Sistem Islam yang Komprehensif, Mewujudkan Ketahanan Keluarga yang Kuat

Oleh: Kanti Rahmillah, M.Si.

MuslimahNews.com, OPINI — Status “Keluarga Harmonis” kini kian hari semakin mahal harganya. Curahan kasih sayang antaranggota keluarga pun memudar seiring dengan tertanamnya budaya liberal. Sistem sekularisme yang menjadi urat nadi kehidupan bermasyarakat, menjadikan hubungan antaranggota keluarga hanya sebatas materi belaka.

Seperti kasus seorang anak yang memenjarakan ibunya, karena selingkuh dan KDRT. Yang kini tengah viral dan menjadi pembahasan di sejumlah media. Walau akhirnya sang anak mencabut tuntutannya, namun kasus ini telah menambah deretan konflik yang terjadi di dalam rumah tangga.

KDRT, perselingkuhan hingga pembunuhan seolah menjadi tren yang mengiringi corak kehidupan keluarga modern. Rumah yang seharusnya menjadi tempat teraman bagi anggotanya, nyatanya malah menjadi pangkal bencana.

Apa yang menjadi akar penyebab buruknya akhlak anak pada orang tua? Lantas bagaimana sistem Islam mampu menyelesaikan dengan komprehensif?

Akar Masalah, Tidak dijadikannya Islam sebagai Problem Solving

Fenomena “anak durhaka” tak lahir dengan sendirinya. Alpanya orang tua dalam mendidik anak-anak mereka serta absennya mereka sebagai teladan bagi anak-anaknya, telah membidani lahirnya anak-anak yang tak hormat pada ibu bapaknya.

Padahal, menjadi keluarga harmonis adalah dambaan setiap pasangan dalam biduk rumah tangganya. Namun sungguh sayang, hal demikian sangatlah sulit dicapai dalam masyarakat yang bercorak sekuler kapitalisme.

Ideologi sekularisme yang melahirkan perilaku liberal, telah mendogma setiap manusia untuk bebas bertingkah laku. Anak ataupun orang tua merasa bebas melakukan apa pun.

Pun standar perbuatannya yang berasaskan manfaat, telah melahirkan jalinan hubungan hanya sebatas materi. Kasus seorang anak yang melaporkan ibunya hanya karena uang warisan 15 juta, misalnya.

Selain itu, sekularisme telah melemahkan ajaran Islam kaffah. Islam tak lagi berfungsi sebagai problem solving, namun sebatas agama ritual semata. Wajarlah Islam tidak mampu memengaruhi perilaku individu dan masyarakatnya.
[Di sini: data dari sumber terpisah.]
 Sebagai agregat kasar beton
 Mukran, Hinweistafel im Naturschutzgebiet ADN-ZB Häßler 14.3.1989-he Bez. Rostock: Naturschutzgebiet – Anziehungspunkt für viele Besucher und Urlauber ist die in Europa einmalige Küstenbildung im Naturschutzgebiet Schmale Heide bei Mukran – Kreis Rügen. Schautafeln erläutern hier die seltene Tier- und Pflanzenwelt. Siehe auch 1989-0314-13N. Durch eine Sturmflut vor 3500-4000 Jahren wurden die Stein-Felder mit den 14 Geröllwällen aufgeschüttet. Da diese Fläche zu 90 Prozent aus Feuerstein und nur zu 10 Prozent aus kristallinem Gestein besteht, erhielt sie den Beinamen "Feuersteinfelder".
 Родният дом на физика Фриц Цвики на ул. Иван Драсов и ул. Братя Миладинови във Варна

Pilar Pembentuk Masyarakat Islam

Sesungguhnya, aturan Islam tidak akan tegak jika tiga pilar pembentuknya tidak ada. Yaitu ketakwaan individu, kontrol masyarakat, dan penerapan syariat oleh negara. Inilah yang membentuk masyarakat Islam, yang nantinya akan melahirkan generasi takwa dan berakhlakul karimah.
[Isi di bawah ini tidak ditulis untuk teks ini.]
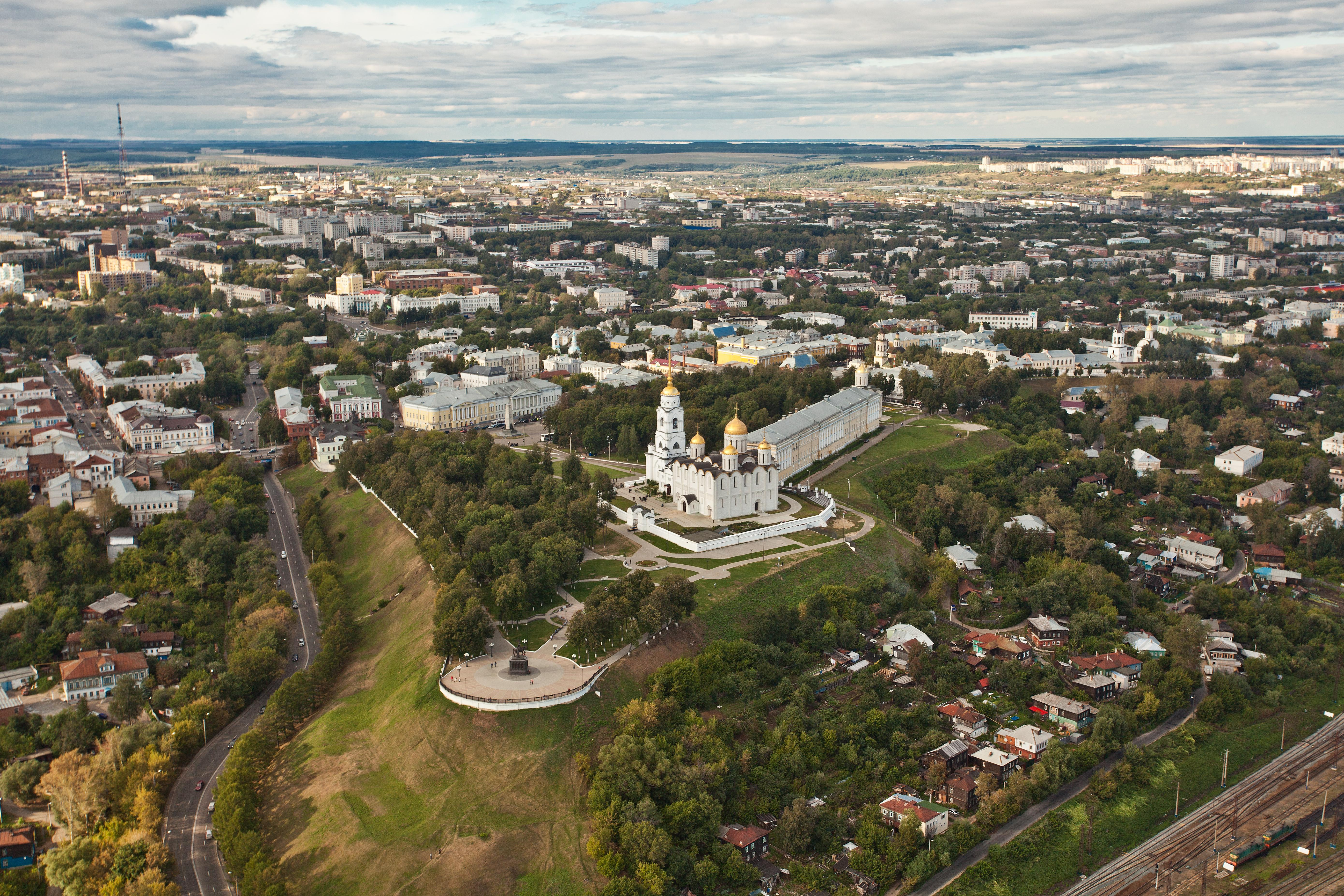 город Владимир, вид на Успенский собор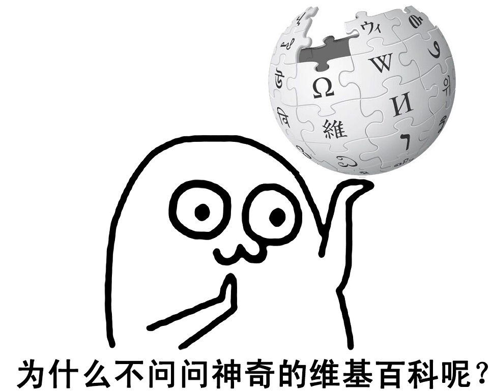 一个我自己做的维基百科表情包。

Pertama, ketakwaan individu. Individu memahami Islam kaffah dan menjadikan syariat sebagai penyelesai masalah. Setiap anggota keluarga akan memahami hak dan kewajibannya. Misalnya kewajiban nafkah terletak pada punggung suami. Maka, suami yang bertakwa akan berusaha maksimal menafkahi keluarganya.

Peran istri pun akan dijalankan dengan optimal. Melayani suami dan menjadi tempat bersandarnya kala lelah bekerja seharian. Ketaatannya akan serta-merta membawa sang istri untuk tidak banyak menuntut dan selalu bersyukur atas apa yang diberikan Allah SWT pada keluarganya.
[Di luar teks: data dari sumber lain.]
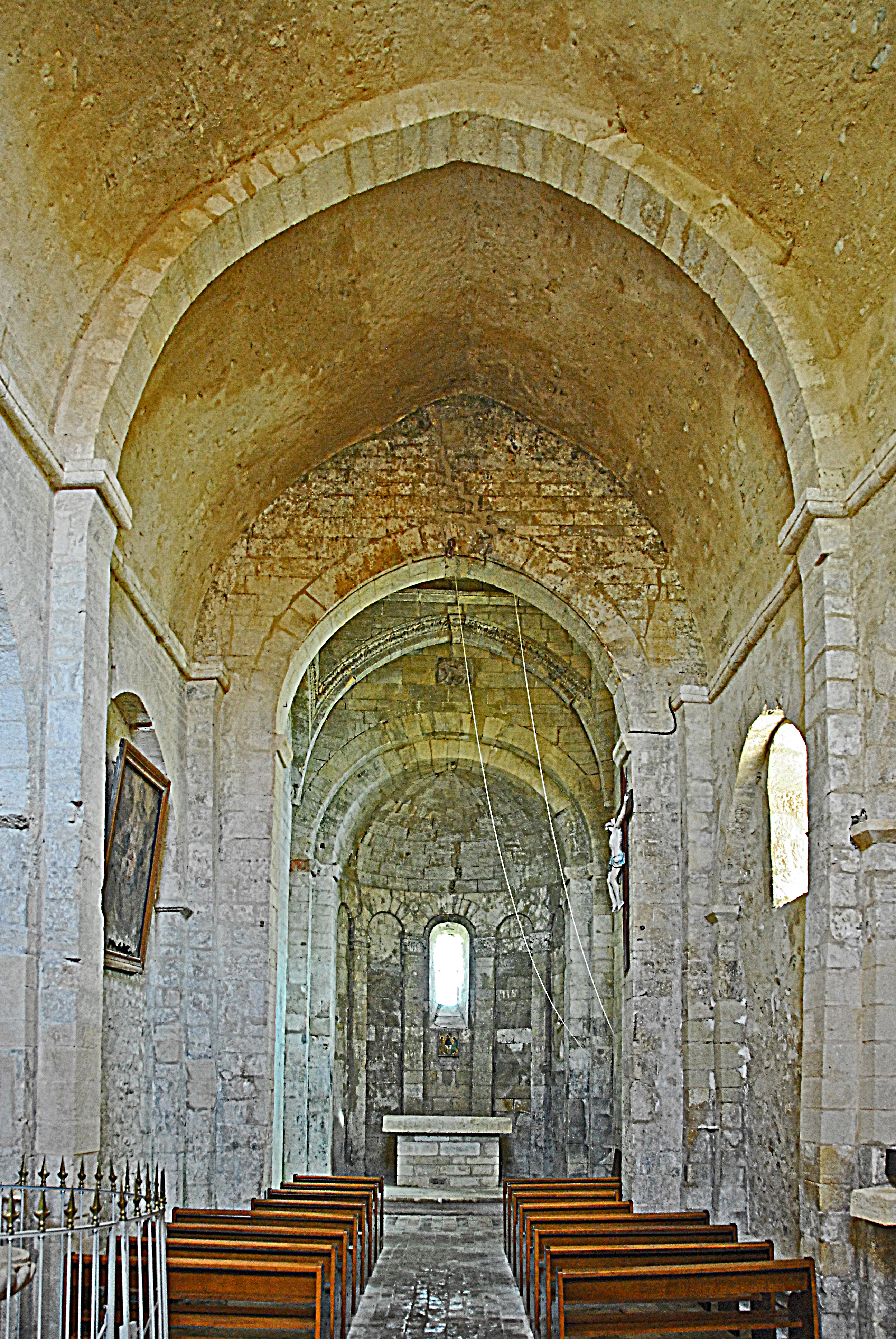 St-Trinit, Schiff aus Joch1 zum Chor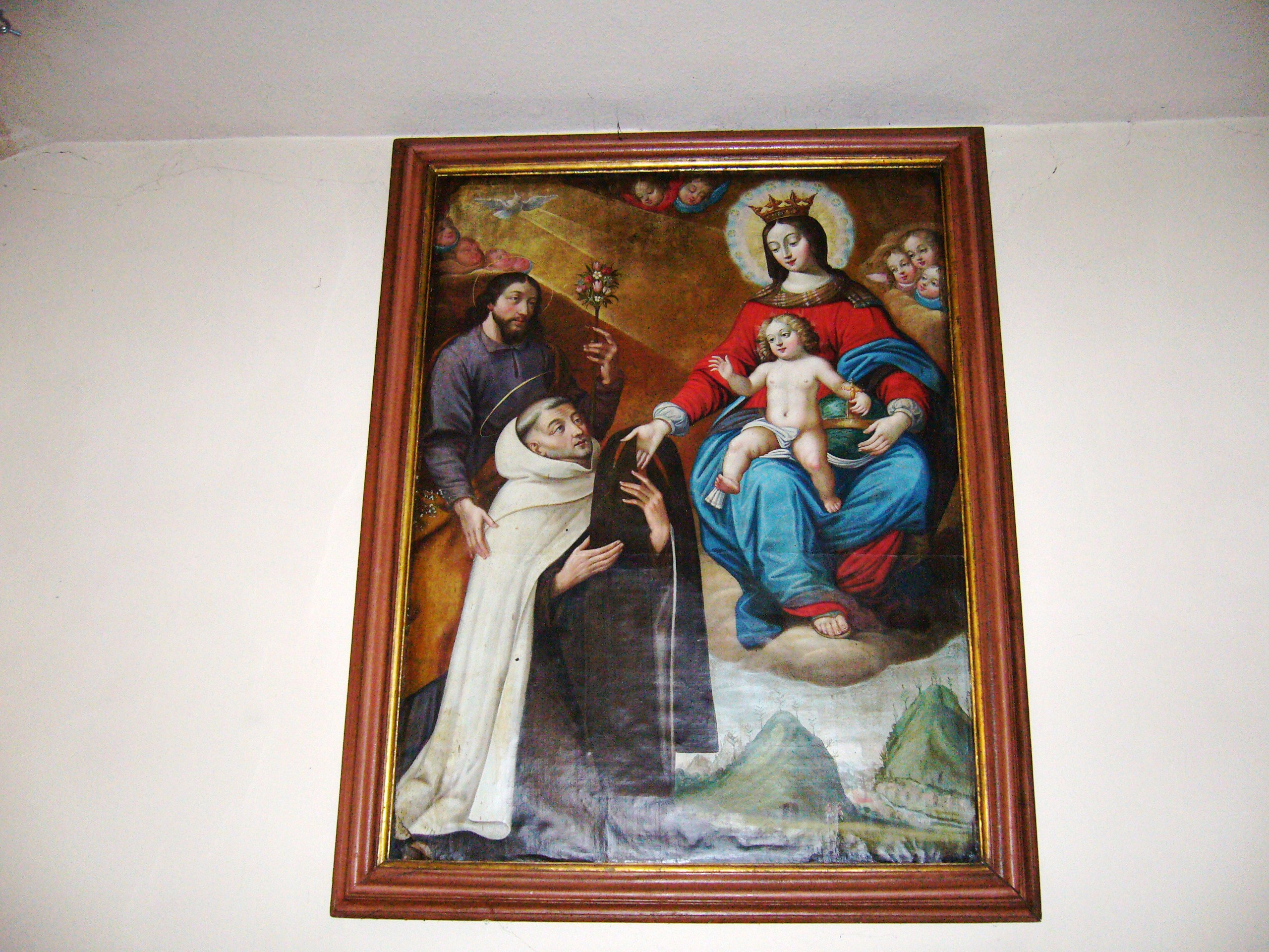 Remise du scapulaire à St Simon Stock, tableau baroque ( fin 17e - début 18e), MH classé

Seorang ibu yang paham syariat akan fokus mendidik anak-anaknya, serta menjadi teladan bagi mereka. Perilakunya akan senantiasa ia jaga, karena selain untuk menunaikan kewajibannya sebagai hamba, perbuatan sang ibu akan dilihat anak dan dijadikan contoh dalam perilaku mereka.

Juga perilaku anak yang terlahir dari pola asuh Islam, akan paham kewajiban birul walidain, yakni berbakti pada orang tua. Mereka akan berbuat baik terhadap kedua orang tuanya dengan memberikan kebaikan atau berkhidmat, serta menaati perintah (kecuali maksiat) dan mendoakan apabila keduanya telah wafat.

Sehingga, fenomena “anak durhaka” tidak akan kita temui dalam keluarga yang menjadikan syariat Islam sebagai problem solving. Sebab, Allah SWT telah jelas melaknat anak yang tak berbakti pada kedua orang tuanya.

Dari Abdullâh bin ‘Amr, ia berkata: Seorang Arab Badui datang kepada Nabi Shallallahu ‘alaihi wa sallam lalu berkata, “Wahai Rasûlullâh, apakah dosa-dosa besar itu?” Beliau menjawab, “Isyrak (menyekutukan sesuatu) dengan Allâh.” Ia bertanya lagi, “Kemudian apa?” Beliau menjawab, “Kemudian durhaka kepada dua orang tua.” (HR al Bukhari, no. 6255)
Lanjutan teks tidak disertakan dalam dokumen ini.